Alan Kennedy py-web-sig at xhaus.com
Fri Nov 26 00:22:09 CET 2004


[Peter Hunt]
 >> I'd suggest simply using plain Python as a configuration file format.
 >> It's just as easy to understand and far more flexible than
 >> ConfigParser.

[Phillip J. Eby]
 > Flexibility of specifying the content isn't really a plus here.  End
 > user editability, and *sectionability* are more important.  That is, it
 > should be easy to have sections for the app, the web server, and general
 > WSGI information.  For that matter, it should be possible for me to
 > include settings for both mod_python and Twisted in the same
 > configuration file, such that each one sees only the parts it cares
 > about.  That way, an application developer can minimize the tuning
 > knowledge needed by an application deployer, for platforms the developer
 > cares about.
 >
 > IMO, most of the content of the deployment configuration is either going
 > to be constants or filenames.  For filenames, ConfigParser lets you
 > interpolate variables, so if you want brevity of expression you can
 > still do that without going to the full generality of Python.

Since I don't have a specific proposal myself, I don't want to criticise 
approaches.

But on reading the docs for ConfigParser, I think that it doesn't have 
encoding support(?). Meaning that configuring internationalised strings 
will be complex, which will definitely be problematic in a world where 
most filesystems acccept unicode file names, for example.

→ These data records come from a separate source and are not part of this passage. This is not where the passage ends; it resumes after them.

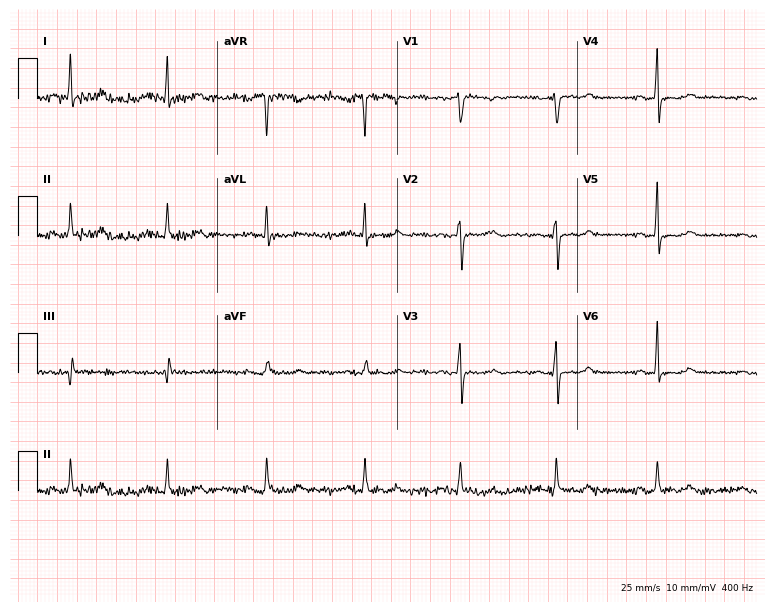
12-lead ECG (7.3-second recording at 400 Hz) from a 49-year-old woman. Screened for six findings — first-degree AV block, right bundle branch block, left bundle branch block, sinus bradycardia, atrial fibrillation, sinus tachycardia — none is recorded. Findings outside these six are not listed.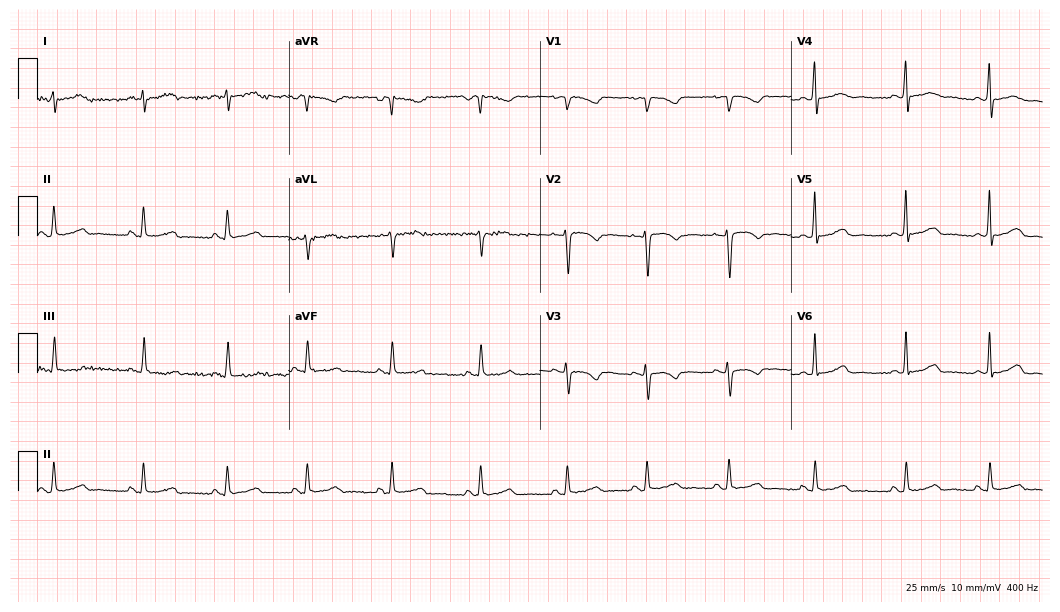
12-lead ECG from a 30-year-old female. Recorded interpretation: within normal limits.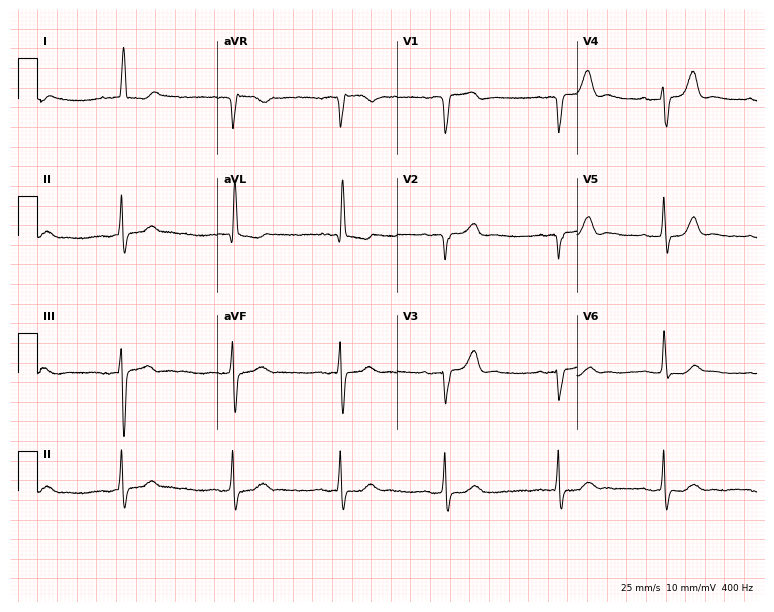
ECG — an 84-year-old female patient. Screened for six findings — first-degree AV block, right bundle branch block, left bundle branch block, sinus bradycardia, atrial fibrillation, sinus tachycardia — none is recorded. Other findings, if any, are not listed.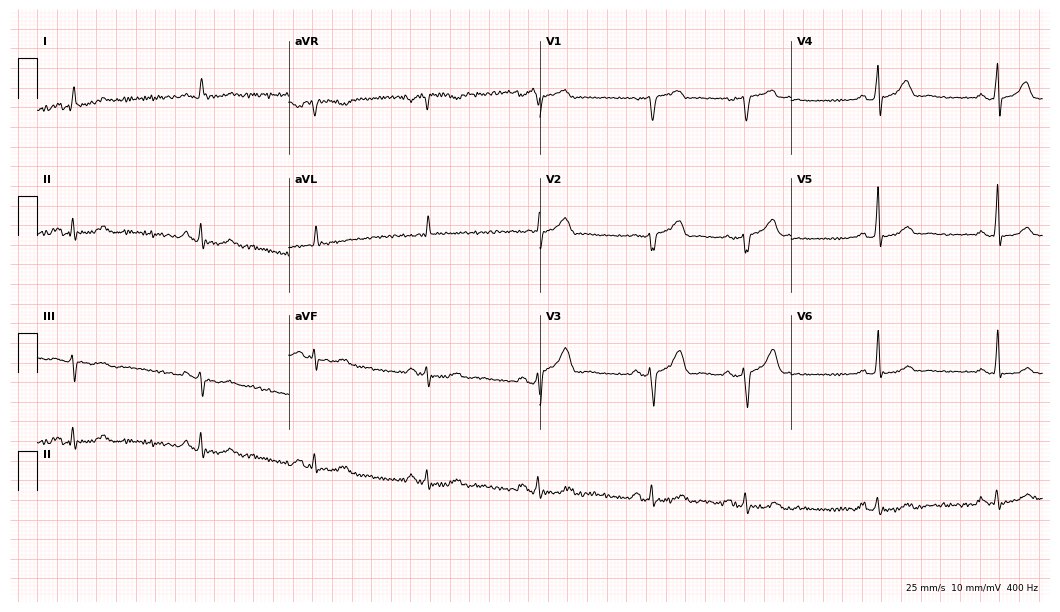
12-lead ECG from a female, 69 years old. Recorded interpretation: within normal limits.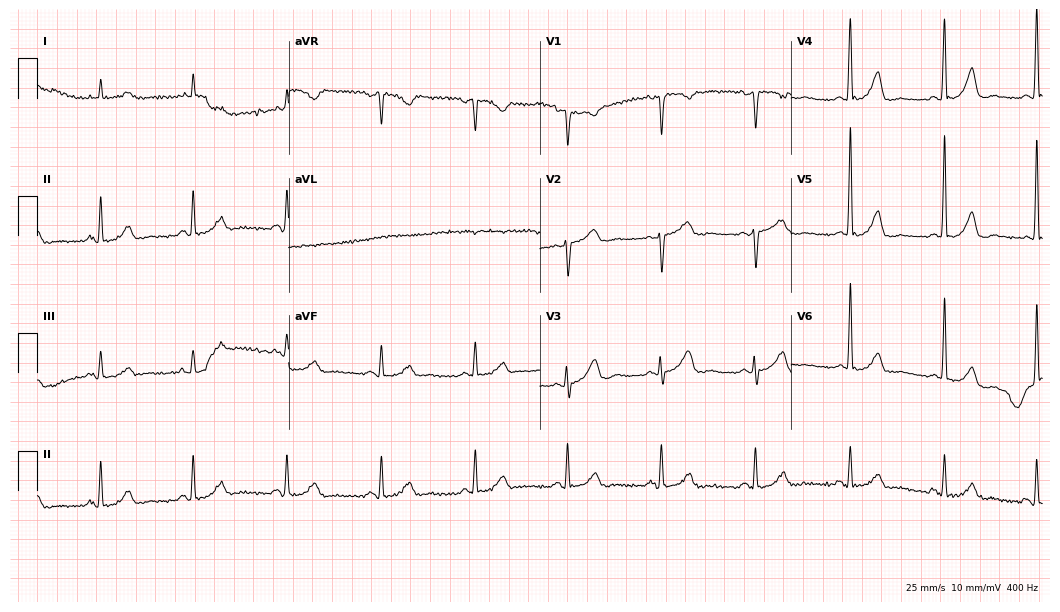
12-lead ECG from a female patient, 70 years old. No first-degree AV block, right bundle branch block, left bundle branch block, sinus bradycardia, atrial fibrillation or sinus tachycardia recorded for this tracing. Findings outside these six are not listed.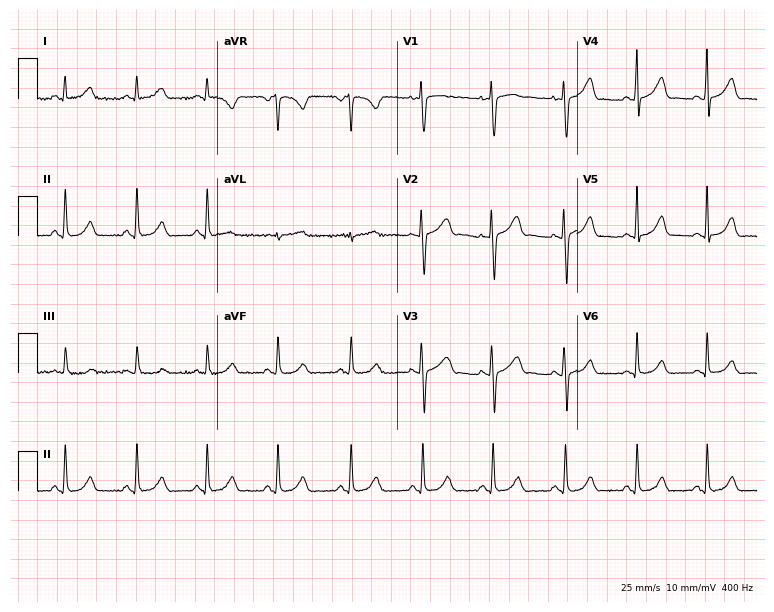
12-lead ECG (7.3-second recording at 400 Hz) from a female patient, 32 years old. Labelled as a normal ECG.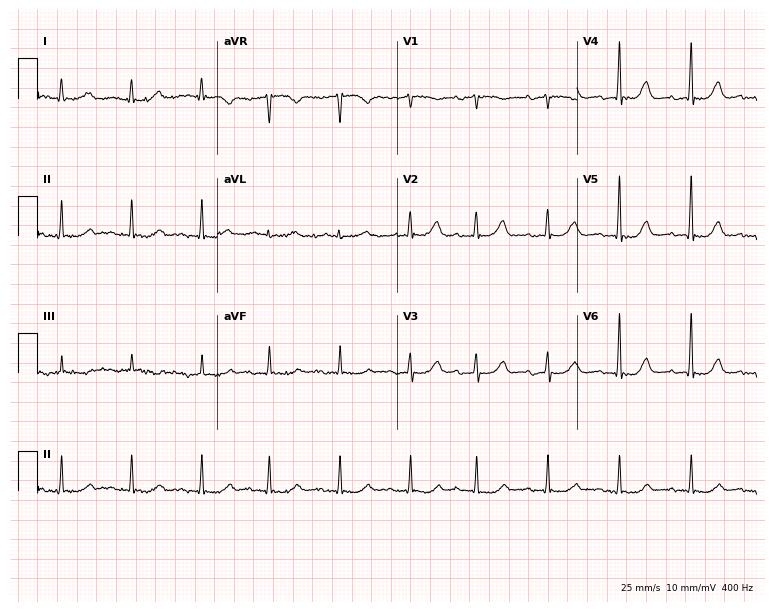
12-lead ECG from an 80-year-old female. No first-degree AV block, right bundle branch block, left bundle branch block, sinus bradycardia, atrial fibrillation or sinus tachycardia recorded for this tracing.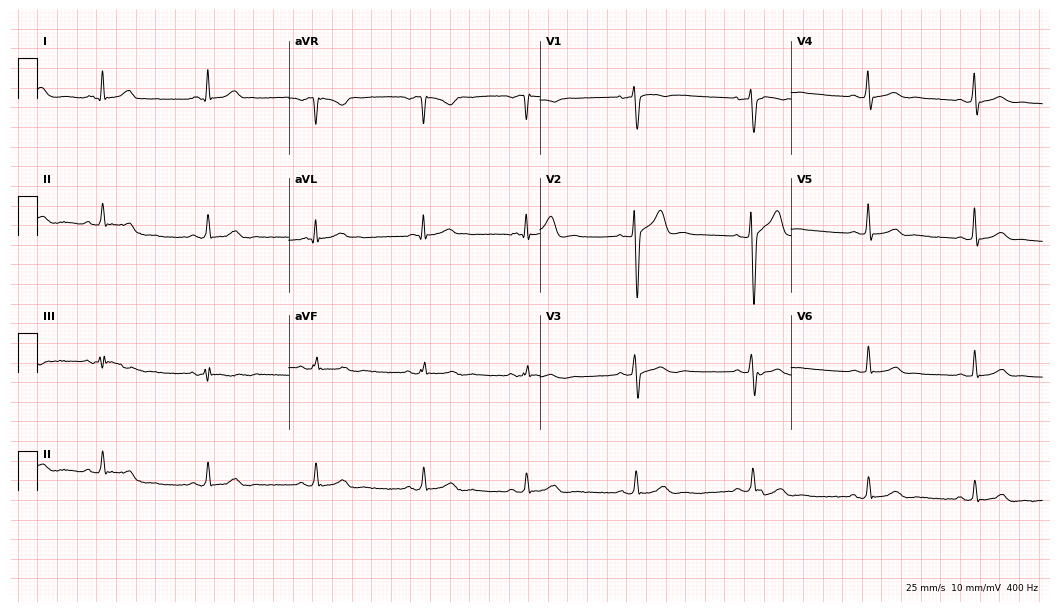
ECG — a male patient, 23 years old. Screened for six findings — first-degree AV block, right bundle branch block, left bundle branch block, sinus bradycardia, atrial fibrillation, sinus tachycardia — none is recorded.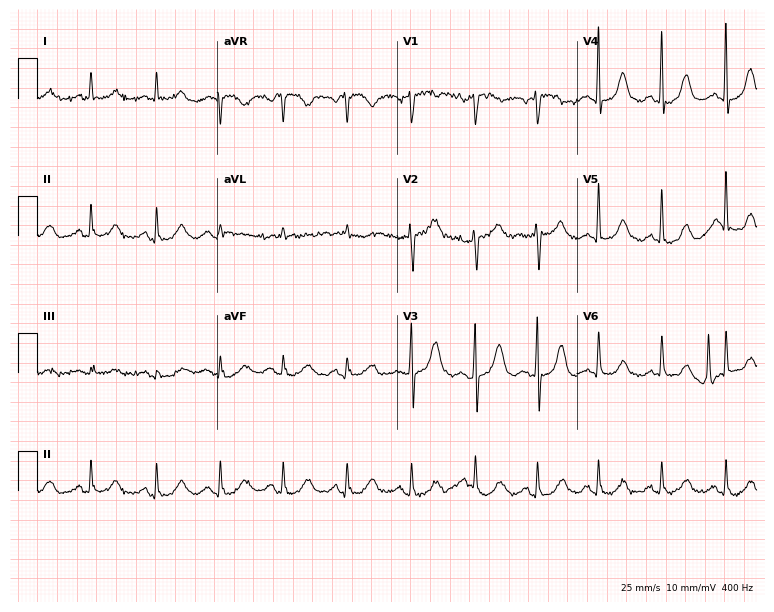
Standard 12-lead ECG recorded from an 85-year-old female (7.3-second recording at 400 Hz). None of these six findings is recorded: first-degree AV block, right bundle branch block, left bundle branch block, sinus bradycardia, atrial fibrillation, sinus tachycardia.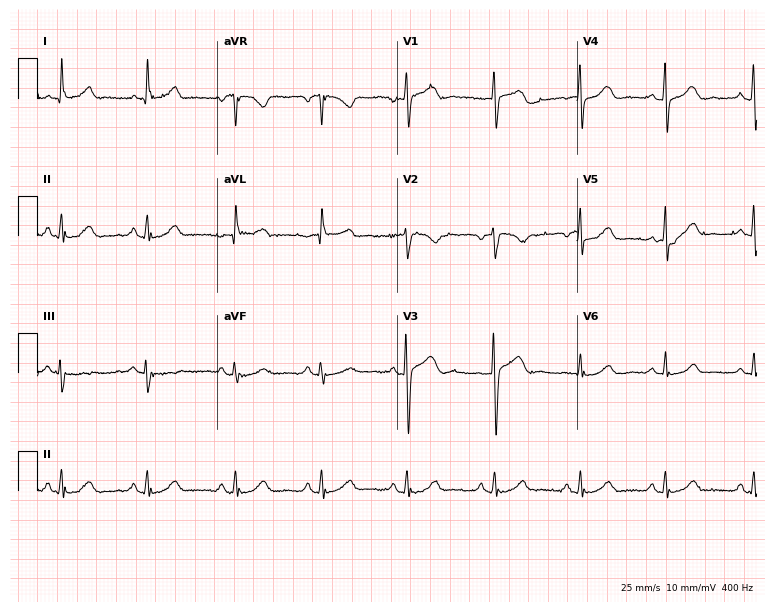
ECG — a female patient, 55 years old. Labelled as a normal ECG.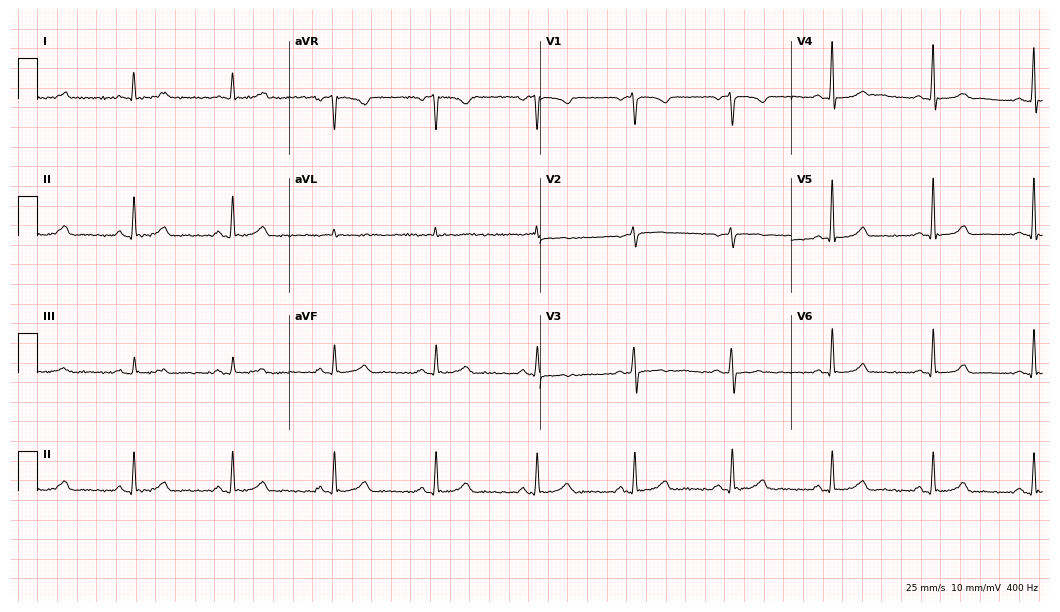
12-lead ECG (10.2-second recording at 400 Hz) from a 56-year-old female. Labelled as a normal ECG.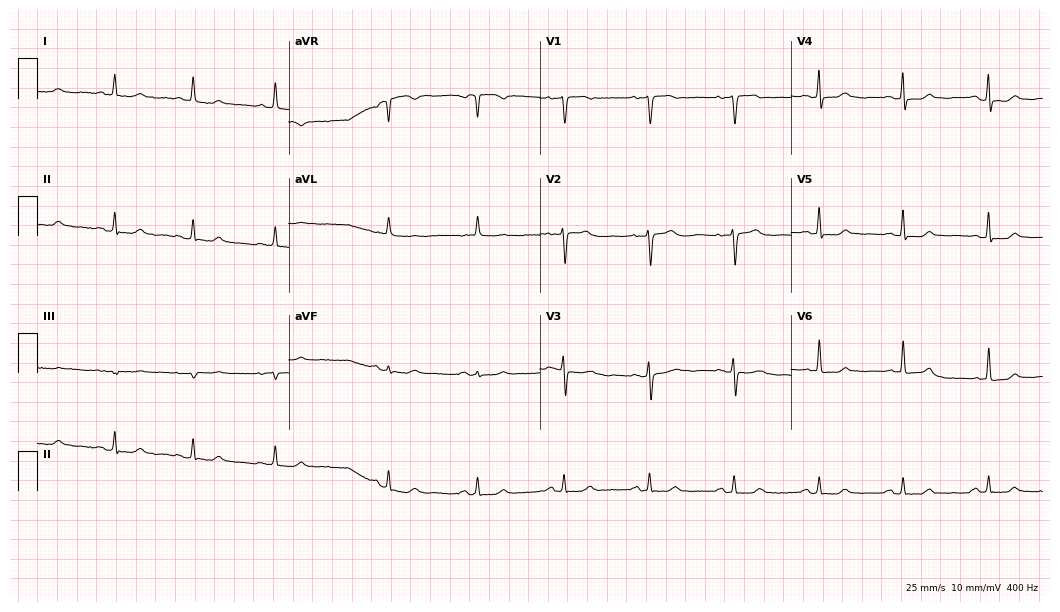
Standard 12-lead ECG recorded from a female, 72 years old. Read as a normal ECG.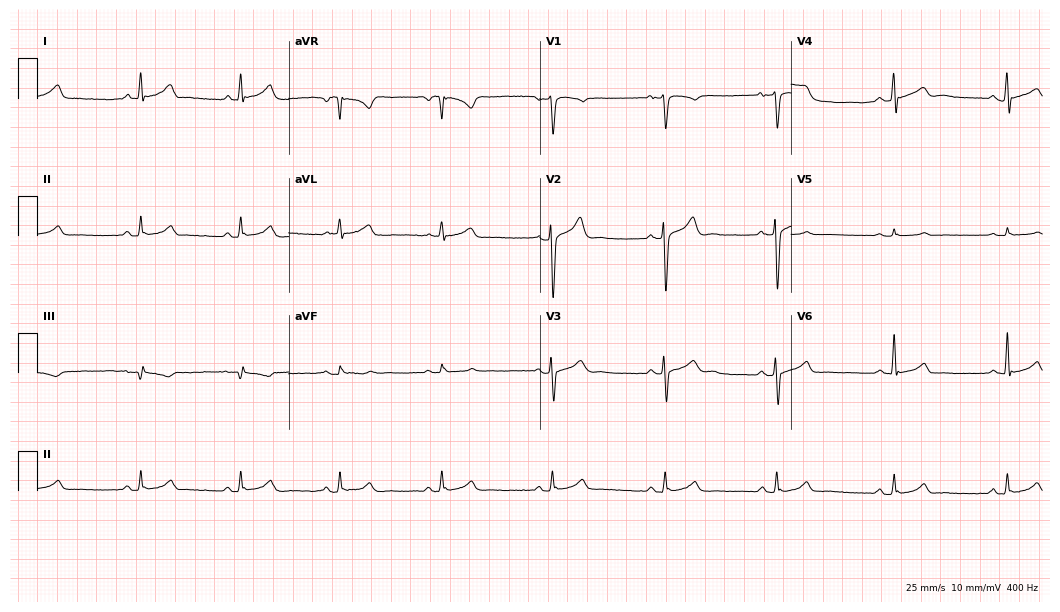
12-lead ECG from a 37-year-old male patient. Recorded interpretation: within normal limits.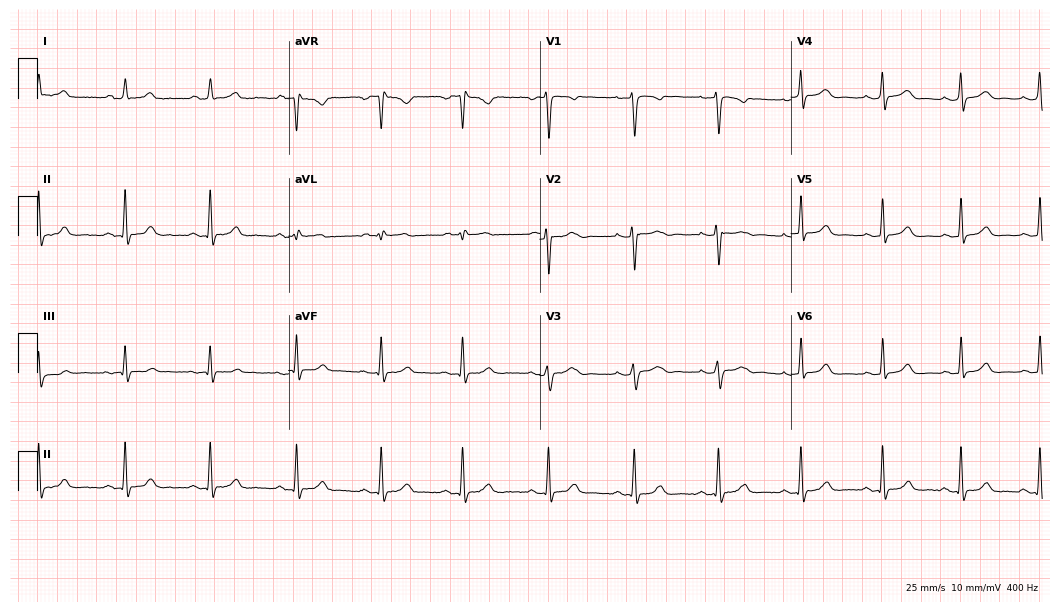
Resting 12-lead electrocardiogram (10.2-second recording at 400 Hz). Patient: a female, 36 years old. Read as a normal ECG.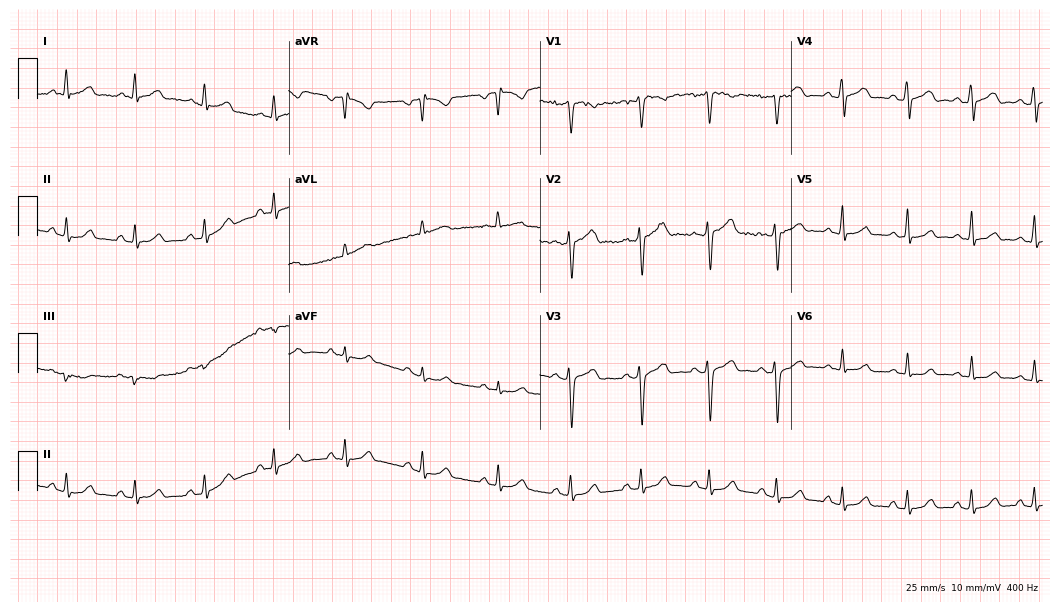
12-lead ECG from a man, 33 years old. Screened for six findings — first-degree AV block, right bundle branch block, left bundle branch block, sinus bradycardia, atrial fibrillation, sinus tachycardia — none is recorded. Only these six findings were labelled.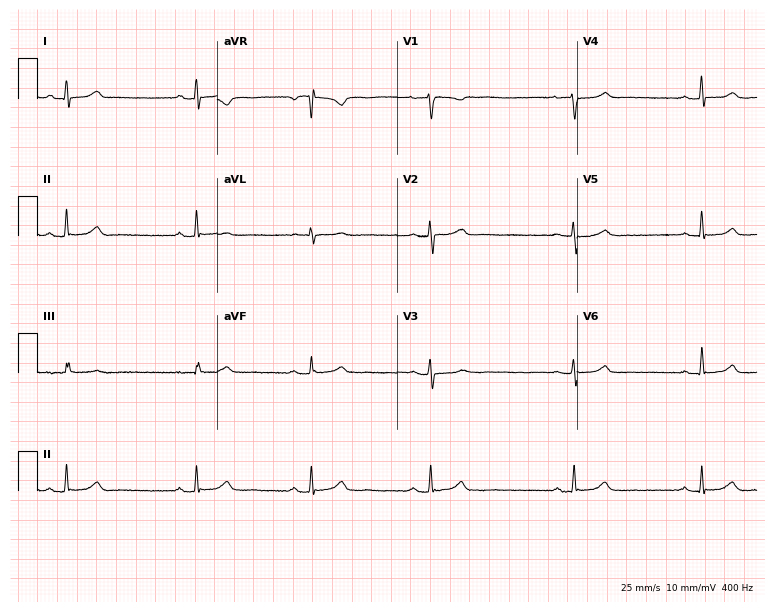
12-lead ECG from a female, 37 years old (7.3-second recording at 400 Hz). Shows sinus bradycardia (a sinus rate of 50 beats per minute or less).

Python has a simple and clear mechanism for declaring file encodings: 
it's definitely my favoured option.

I understand Carlos' arguments against having end-users edit python 
files/write programs to configure their servers. But python code 
containing simple name/value pairs, lists and mappings is also pretty 
simple to read and write.

Maybe we could restrict the structure of such python config files, so 
that framework authors couldn't force users to learn, for example, 
metaclasses to configure their software? It needn't be a 
rigidly-enforced restriction, i.e. checked by an algorithm, but just a 
line-in-the-sand statement in the spec. Something like "WSGI 
configuration files may only contain simple python assignments to single 
objects, lists of objects or dictionaries of objects. They may not 
contain class definitions, function definitions, import statements, etc, 
etc."?

And lastly, it's got to be said: although we may dislike the awkwardness 
and rigidity of XML, it is almost universally understood, at all levels 
of technical ability. It is universally supported in all python 
environments, and it handles encodings and i18n very gracefully.

Regards,

Alan.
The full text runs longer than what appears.